The test, slated to last several months, will determine how well the machine finds weapons, how quickly it scans passengers and how people feel about a device the American Civil Liberties Union has branded a "virtual strip search."
The TSA ordered the machines modified to produce cartoon-like sketches of passengers instead of the graphic photos backscatter ordinarily generates.
Backscatter X-ray -- made by American Science and Engineering and Rapiscan Systems -- is used only on passengers who trip a checkpoint alarm or those selected by a computerized profiling system. The passengers can choose a traditional pat-down or opt to be screened by the backscatter X-ray.
The TSA says about 70 percent of passengers who required extra screening at the test checkpoint in Phoenix this weekend chose the backscatter X-ray method.
In Phoenix, the machine operates in Terminal 4 at a checkpoint used by about 8,000 US Airways or international passengers. Those getting extra screening are handed a backscatter brochure that emphasizes its low radiation, equivalent to the exposure from two minutes of flying.

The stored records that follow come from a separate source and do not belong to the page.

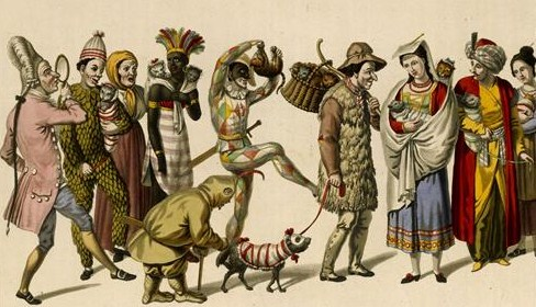 I gatti in fasce : Les chats en bande. Scène du Carnaval de Rome.
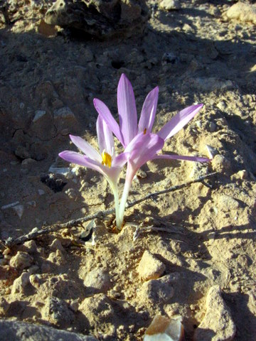 Colchicum tunicatum סתוונית הקליפות
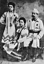 І. Буйніцкі
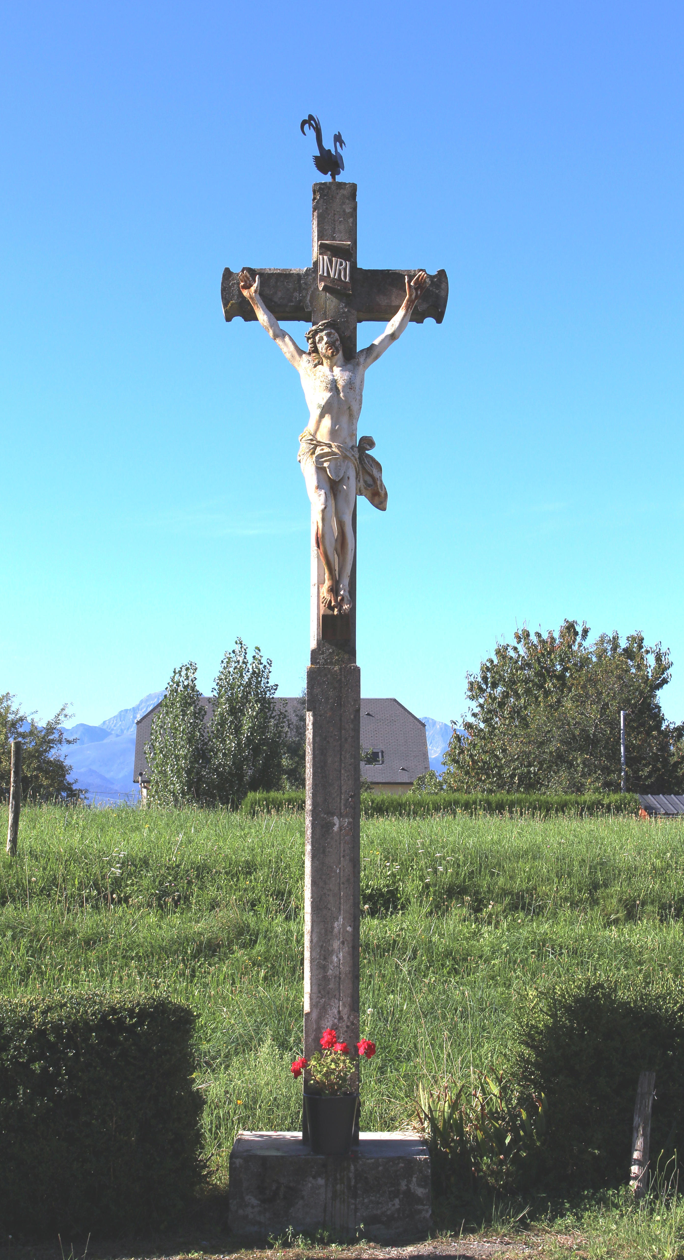 Croix de Chelle-Spou (Hautes-Pyrénées)
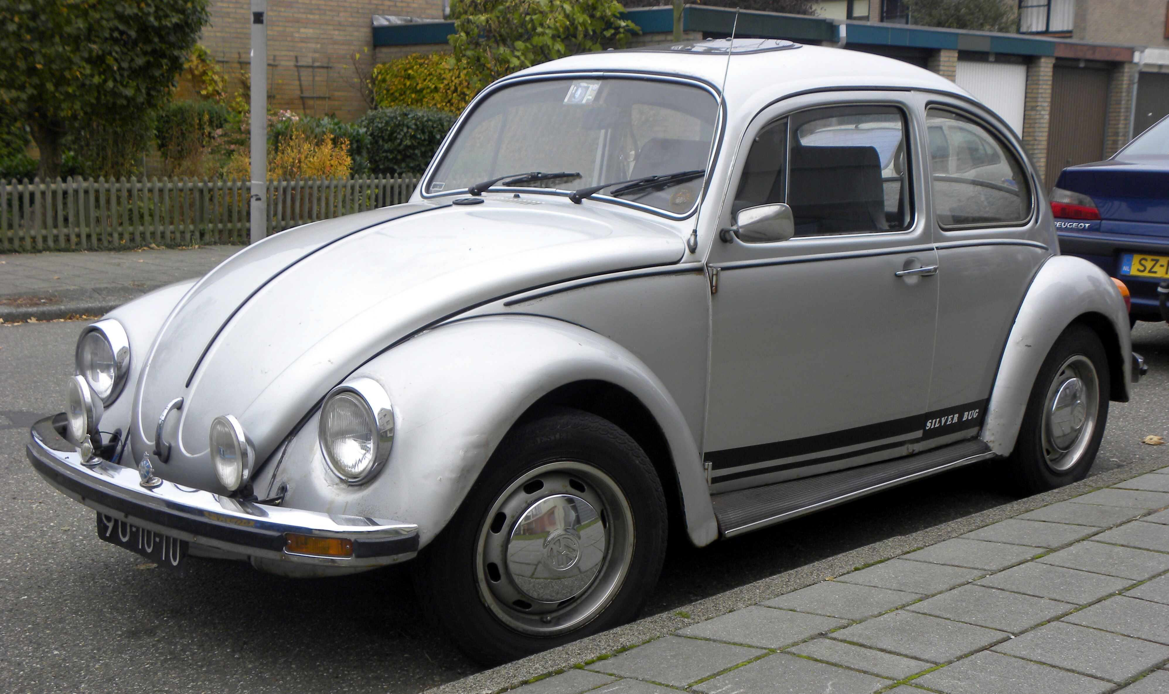 VW Beetle Silver Bug
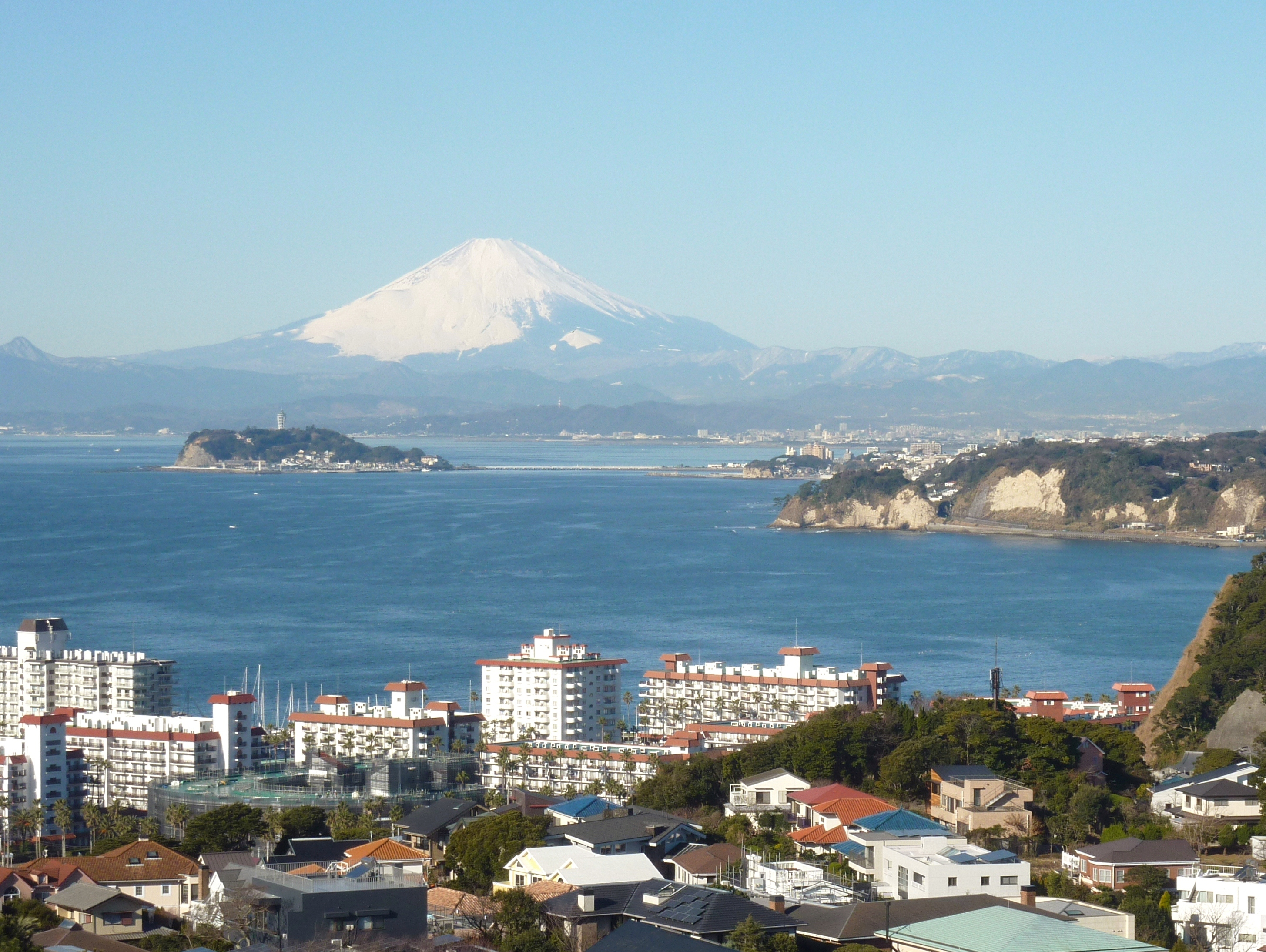 神奈川県逗子市・披露山公園からの富士山と江の島
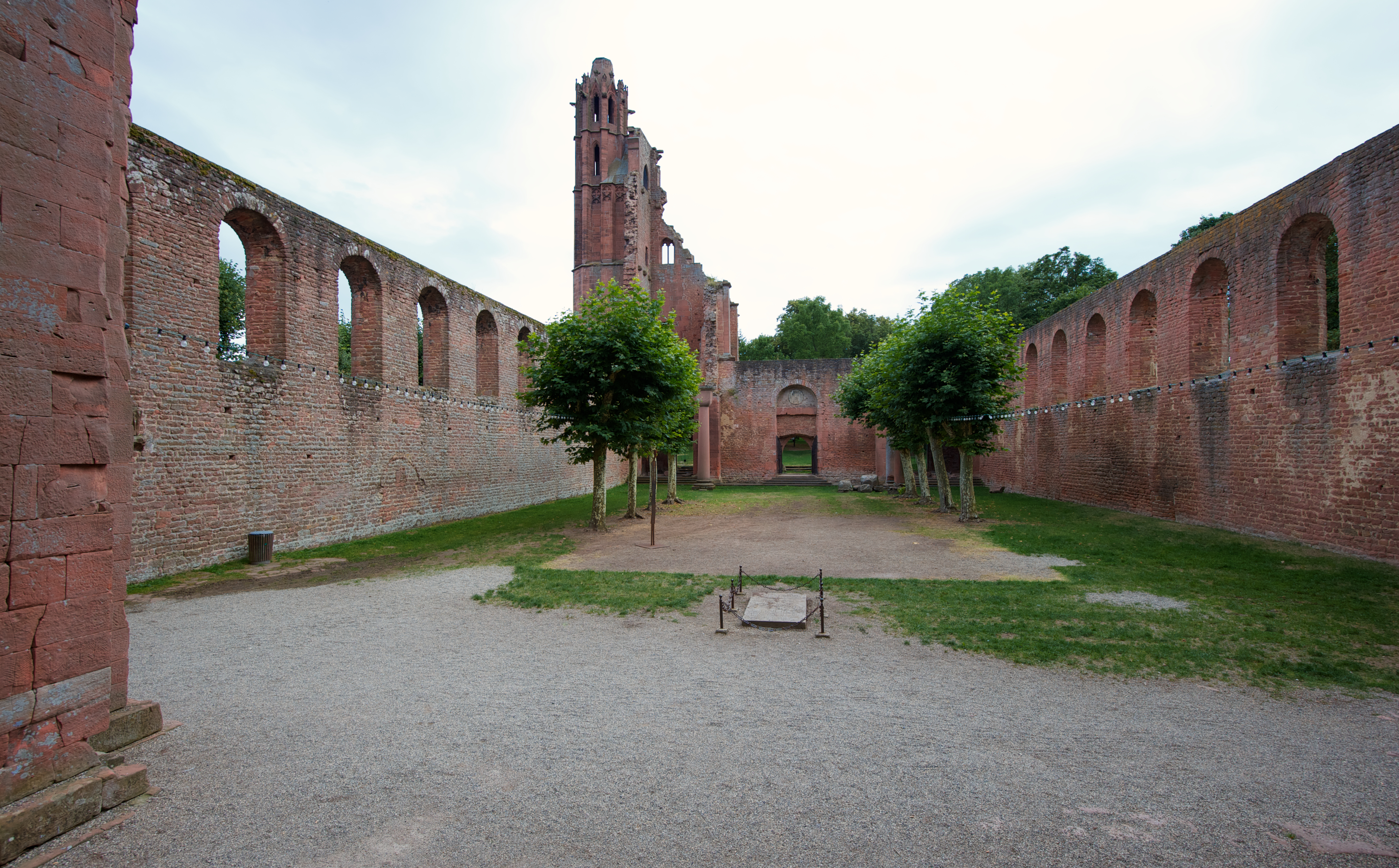 Ehemaliges Mittelschiff der Klosterruine Limburg mit dem Grab Gunhilds von Dänemark
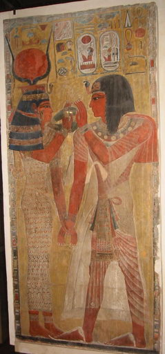 La déesse Hathor accueille Séthi Ier - Antiquité égyptienne, Musée du Louvre, pavillon sully, 2002Source : Greudin
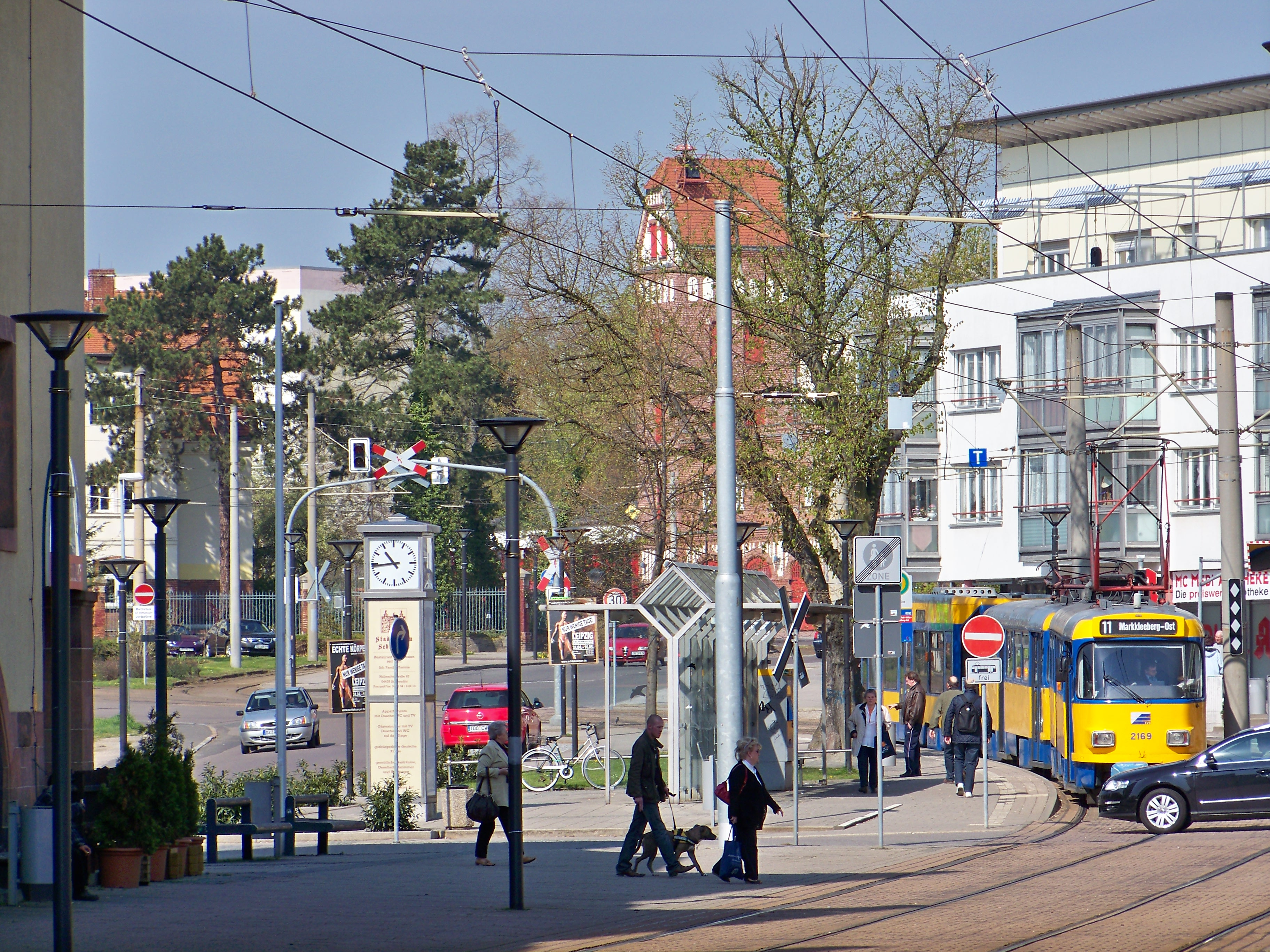 Rathausplatz in Schkeuditz bei Leipzig

Joe Reiss, vice president of marketing for American Science and Engineering, which makes the machine in Phoenix, predicted most passengers will opt for backscatter because, "People feel that employing this technology can be helpful for security."
The $100,000 machine, on loan for the test, is as big as an industrial-size refrigerator. It photographs the front and back of a passenger as he or she stands inches away with arms raised. A screener, who is the same gender as the passenger being screened, studies the photos on a screen in a room 50 feet away. She radios to a screener stationed at the machine and describes objects on the passenger that need to be hand-checked.
The process takes about a minute -- roughly as long as a pat-down -- but longer if any suspicious item is found. Passenger images are deleted immediately, the TSA says.